Die Lebensdauer der Module beträgt 20, teilweise sogar bis zu 50 Jahre. Das heißt, sie können lange genutzt werden, ehe sie ausgetauscht werden müssen.

Es gibt aber auch alte, eigentlich ausrangierte Photovoltaikanlagen, die recycelt wurden und als Balkonsolar neu verkauft werden. Ihr ökologischer Fußabdruck wurde also schon abgebaut und man kann direkt mit einer positiven Ökobilanz starten.

Zudem sollte darauf geachtet werden, dass deutsche oder europäische Produkte gekauft werden.
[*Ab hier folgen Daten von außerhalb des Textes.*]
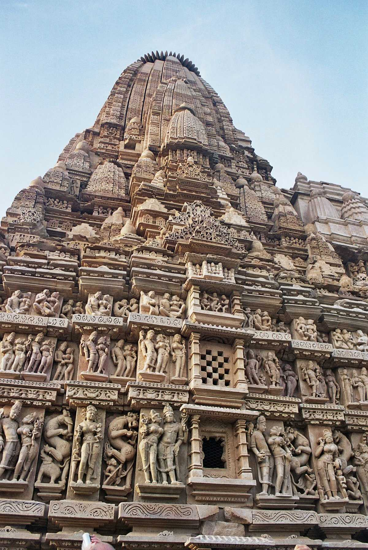 Khajuraho Temple, India Templo de Khajuraho, India. Picture take by User:Airunp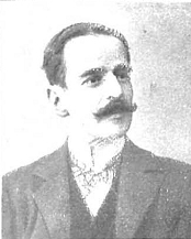 Retrato de Gonzalo de Figueroa y Torres, conde de Mejorada del Campo, publicado en la revista española Nuevo Mundo.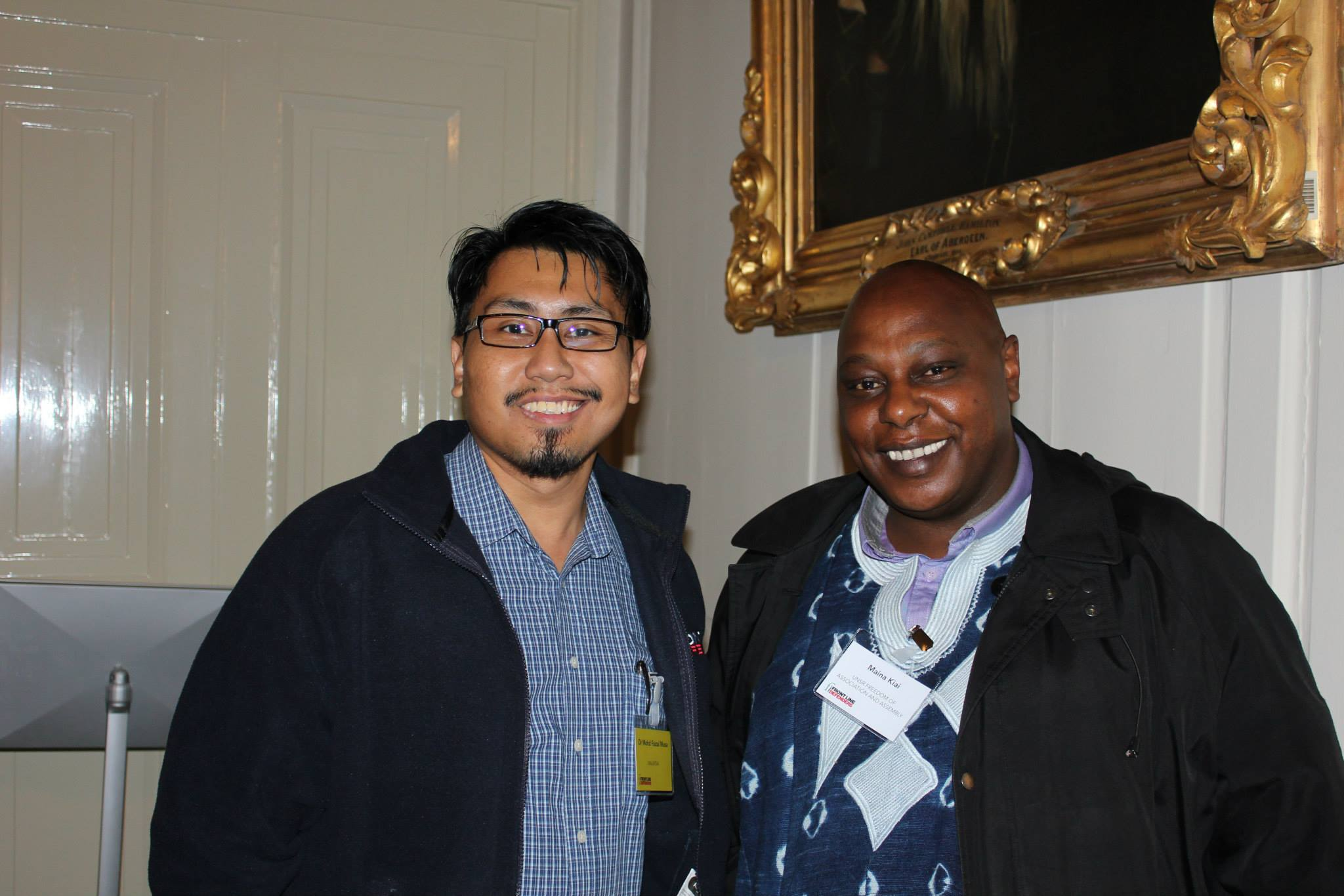 Dengan Maina Kiai

Hier ist der Transportweg kürzer und es gibt strengere Richtlinien bei der Herstellung.

Lohnen sich Balkonkraftwerke für mich persönlich?

Die Kosten für ein Balkonkraftwerk belaufen sich je nach Anbieter auf etwa 600 bis 700 Euro pro Solarmodul. Im Vergleich zum Klima dauert es finanziell etwas länger, bis sich die Photovoltaikanlagen lohnen. Das hängt unter anderem vom Stromverbrauch und dem -tarif ab. Nach fünf Jahren haben sich die Anschaffungskosten in vielen Fällen schon amortisiert. Wer es genau wissen will, kann im Internet mit einem Rechner herausfinden, wie viel Strom und wie viel Geld mit so einem Balkonsolargerät im eigenen Haushalt gespart werden können.

Immer mehr Kommunen, Bundesländer, Regionalverbände, aber auch einige Netzbetreiber und Stromverbände, fördern die Anschaffung von Balkonkraftwerken. Gelegentlich finden sich auch örtliche Sponsoren, die einen Teil der Kosten abnehmen, um nachhaltige Energien zu fördern. Aufgrund der verhältnismäßig geringen Stromgewinnung gilt der Betrieb der Balkonkraftwerke als reiner Eigenverbrauch und ist dementsprechend nicht umsatzsteuerpflichtig.

Solar auf dem Dach? Alle wichtigen Infos dazu gibt es hier:

Wie gut sind Balkonkraftwerke von den Discountern Lidl und Netto? 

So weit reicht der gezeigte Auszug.